Rockstone Capital, LLC v. Sanzo
Rockstone Capital, LLC v. Sanzo
Opinion
**308 If a creditor forecloses on a debtor's home, the debtor might be entitled to keep a portion of **309 the home's value, whatever the amount of the debt. This debtor protection, known as the homestead exemption, is available when the creditor forecloses on a judgment lien, but not on a consensual lien. See General Statutes § 52-352b (t). 1 In this case, the plaintiff, Rockstone Capital, LLC (Rockstone), held judgment liens against the defendants John Sanzo and Maria Sanzo. 2 The parties later agreed to a consensual lien in the form of a mortgage to secure the debt. Now, the Sanzos have defaulted on the mortgage payments, and Rockstone seeks to foreclose on the mortgage. The primary issue on appeal is whether the Sanzos are entitled to the homestead exemption. We conclude they are not.
The trial court found the following facts, as stipulated by the parties and contained in exhibits submitted to the court. The Sanzos' primary residence is in Monroe and most recently was valued at $500,000. In 2000, Fleet National Bank (Fleet) secured a judgment against them for about $100,000. To secure the debt, it recorded judgment liens on the Monroe property.

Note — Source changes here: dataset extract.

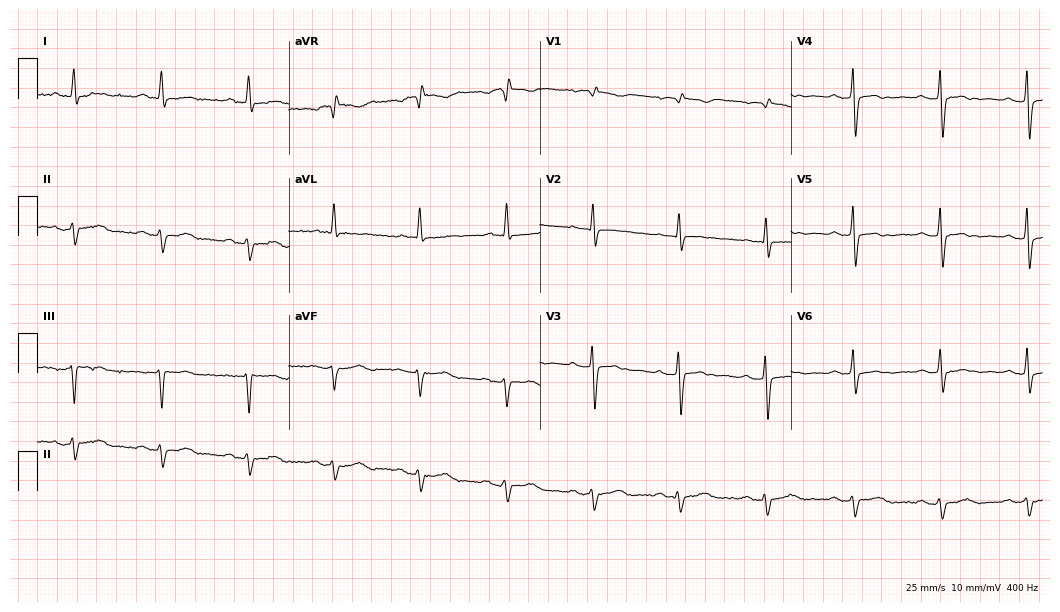
Standard 12-lead ECG recorded from a 75-year-old male patient. None of these six findings is recorded: first-degree AV block, right bundle branch block (RBBB), left bundle branch block (LBBB), sinus bradycardia, atrial fibrillation (AF), sinus tachycardia. Only these six findings were labelled.

Fleet later assigned its interests in the *557 judgment and judgment liens to Rockstone.
In 2008, Rockstone initiated this action to foreclose on the judgment liens because the Sanzos had defaulted. The parties, however, entered into a forbearance agreement that halted the action. Under the agreement, the Sanzos were to make regular payments on the amount outstanding on the judgment liens and additional interest, costs, and fees, and to grant Rockstone a mortgage **310 on the Monroe property securing these obligations. In exchange, Rockstone agreed to refrain from pursuing this foreclosure action for as long as the Sanzos made their payments. The parties stipulated that they were represented by counsel and that their agreement was a commercial agreement.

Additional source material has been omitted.